I haven't been following the TLS1.3 development. What is the current state of SNI encryption? Is it possible to encrypt the name of the host you're trying to connect to?
At the point where the last drafts of TLS 1.3 were shaping up, Eric (Rescorla)'s initial ideas for how to achieve eSNI had failed and the extant draft was only a problem statement. It basically said: Here is what eSNI needs to achieve in our opinion, we don't know how to do that
Between that point and when TLS 1.3 was published, several people brainstormed a proof of concept for how to actually make it work, which so far led to the draft you've linked.
The eSNI draft is defined as an extension to TLS 1.3 but - since the whole point is to deny snoopers information about who we're talking to - if we have to "fall back" to not doing eSNI because the server isn't compatible then we lost.
Cloudflare and Firefox devs cooperate to implement drafts of eSNI, so if you have a recent Firefox and a site which has opted into Cloudflare's trial of this feature, then it works for you, but the drafts definitely will change further and you should not go building anything based on this draft that you aren't able to support updating to future drafts or abandon altogether weeks or months from now.
> Cloudflare and Firefox devs cooperate to implement drafts of eSNI, so if you have a recent Firefox and a site which has opted into Cloudflare's trial of this feature, then it works for you, ...

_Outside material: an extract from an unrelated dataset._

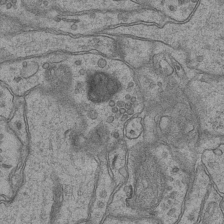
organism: Mouse
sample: CA1 Hippocampus

Well, at least not yet with the latest release version of Firefox (v69). Tested with Cloudflare's own page for testing eSNI browser support (and TLS 1.3, DNSSEC & DoH). Firefox supports the other three but not eSNI, according to that page. Even the Dev channel (v71) has no support.
The link you posted is the right one, but it’s to the Internet-Draft. This is the step prior to becoming an RFC, where revisions are stored for everyone (including implementors) to use. So (for example) when you hear someone saying “I support TLS 1.3 Draft 8”, that means they support version 8 of the Internet-Draft.